Isomorphic Coxeter Groups

Question

Is it true that two Coxeter groups having the same Coxeter matrix (equivalently, the same Coxeter graph) isomorphic? Because otherwise, the definition of a Coxeter group from its Coxeter matrix does not make sense to me. If so, what is the proof? Actually, it will be of great help, if I understand why the Coxeter group A(n-1) is isomorphic to the symmetric group S(n).

Answer 1

Indeed, Coxeter groups having the same Coxeter matrix are isomorphic. When we specify a Coxeter matrix, we are specifying relations on the generators of the group. The group is completely determined by these relations. Say the two Coxeter systems are $(W,S)$ and $(W',S')$ and the Coxeter matrix is $$(m_{ij})$$ where $m_{ii}=1$, $m_{ij}=m_{ji}$, and $m_{ij}\in ([2,\infty)\cap\mathbb{N})\cup\{\infty\}$ if $i\neq j$. The generating set can be indexed by any set, say $I$, and since the groups have the same matrix this means they can be indexed by the same set, yielding the same Coxeter matrix via that indexing.

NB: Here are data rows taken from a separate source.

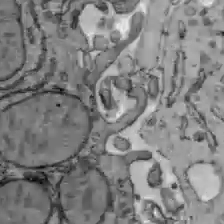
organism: C57BL Mouse
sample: Liver
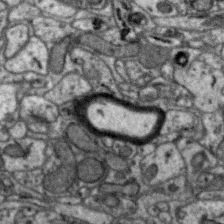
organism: Zebra finch
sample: Brain
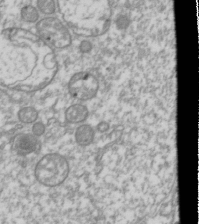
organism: Drosophila
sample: Cell division; meiosis; drosophila spermatocytes
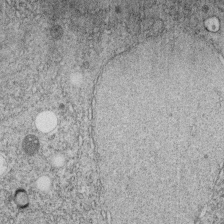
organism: C. elegans
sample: C. elegans embryo early stage
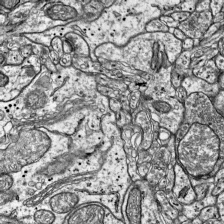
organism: Mouse
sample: Visual Cortex
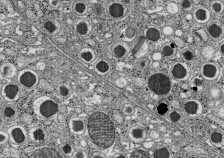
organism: C57BL Mouse
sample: Pancreatic islet
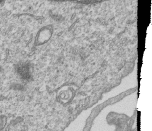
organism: Human
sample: MDA-MB-231 cells
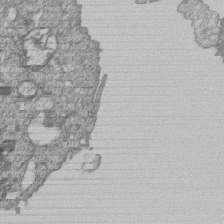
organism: Human
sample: MDA-MB-231 cells
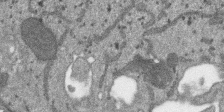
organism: Human
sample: Lung epithelial cells infected with SARS-CoV-2
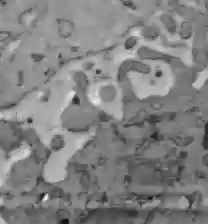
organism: C57BL Mouse
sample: Liver
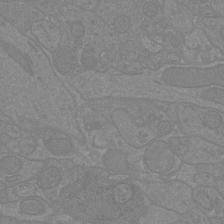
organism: Mouse
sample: Cortical neurons
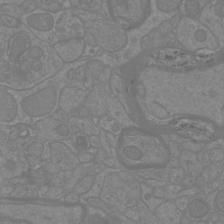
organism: Mouse
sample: Cortical neurons
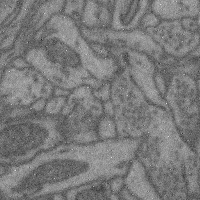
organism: Mouse
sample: Cerebral cortex
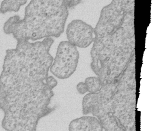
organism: Human
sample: MDA-MB-231 cells
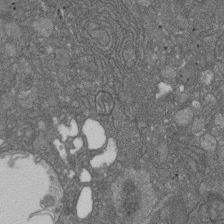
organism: Drosophila
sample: Nephrocyte
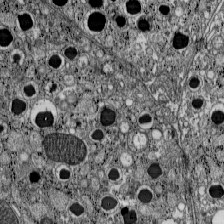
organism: C57BL Mouse
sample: Pancreatic islet
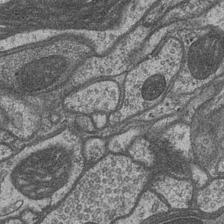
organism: Drosophila
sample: Optic medulla
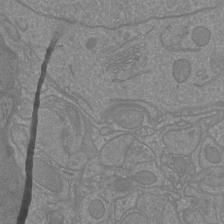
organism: Mouse
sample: Cortical neurons
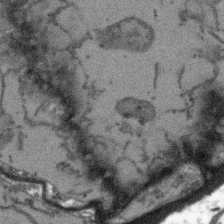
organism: Arabidopsis thaliana
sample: Root tip
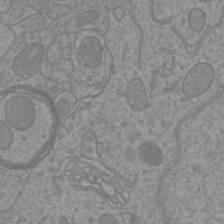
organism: Mouse
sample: Cortical neurons
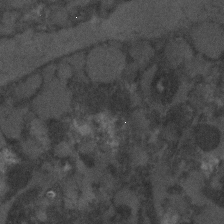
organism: C. elegans
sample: C. elegans embryo
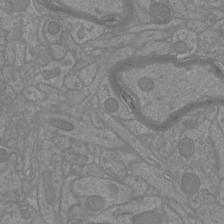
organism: Mouse
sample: Cortical neurons
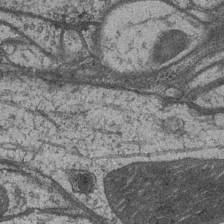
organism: Drosophila
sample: Optic medulla
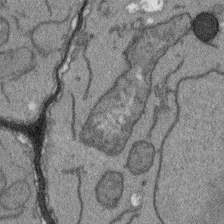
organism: Arabidopsis thaliana
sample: Root tip
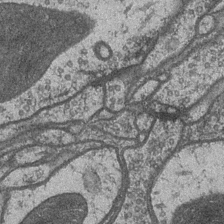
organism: Drosophila
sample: Optic medulla
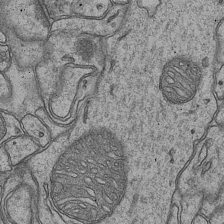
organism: Mouse
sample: CA1 Hippocampus
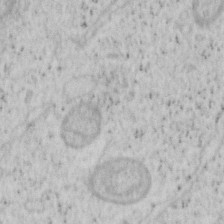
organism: Human
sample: HeLa cells
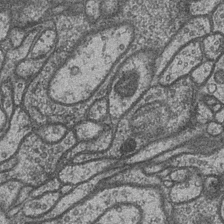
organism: Drosophila
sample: Optic medulla
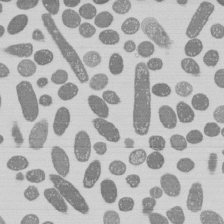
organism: E. coli
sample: Bacterial nucleoid

Then we are saying that for each $i,j\in I$, where $s_i,s_j\in S$ and $s_i',s_j'\in S'$ we have $$(s_is_j)^{m_{ij}}=1$$ and $$(s_i's_j')^{m_{ij}}=1$$ provided $m_{ij}<\infty$ (and if $m_{ij}=\infty$ then $s_is_j$, $s_i's_j'$ are of infinite order). These are the only relations in the two groups, as $W$ is the quotient of the free group on $S$ by these relations and $W'$ is the quotient of the free group on $S'$ by these relations. Thus there is a homomorphism $W\to W'$ given by the unique extension of the map $S\to S'$ such that $s_i\mapsto s_i'$. Since the homomorphism maps a generating set onto a generating set, it is surjective, and it is injective because any product of generators in $W'$ that yields the identity also yielded the identity in $W$ due to the fact that the relations are identical.

For a slightly more precise proof of the latter statement, denote by $F(X)$ the free group on a set $X$. There is an isomorphism $F(S)\to F(S')$ given by extending the map $s_i\mapsto s_{i}'$ simply by the definition of a free group. The kernel of the quotient map $F(S)\to W$ is $K=\langle (s_is_j)^{m_{ij}}\rangle$ and the kernel of $F(S')\mapsto W'$ is $K'=\langle (s_i's_j')^{m_{ij}}\rangle$. The isomorphism $F(S)\to F(S')$ maps $K\to K'$ bijectively. If $s_{i_1}'s_{i_2}'\cdots s_{i_k}'=1\in W$, then $s_{i_1}'s_{i_2}'\cdots s_{i_k}'\in K'$, hence $s_{i_1}s_{i_2}\cdots s_{i_k}\in K$, so $s_{i_1}s_{i_2}\cdots s_{i_k}=1\in W$. Thus the homomorphism $W\to W'$ has trivial kernel.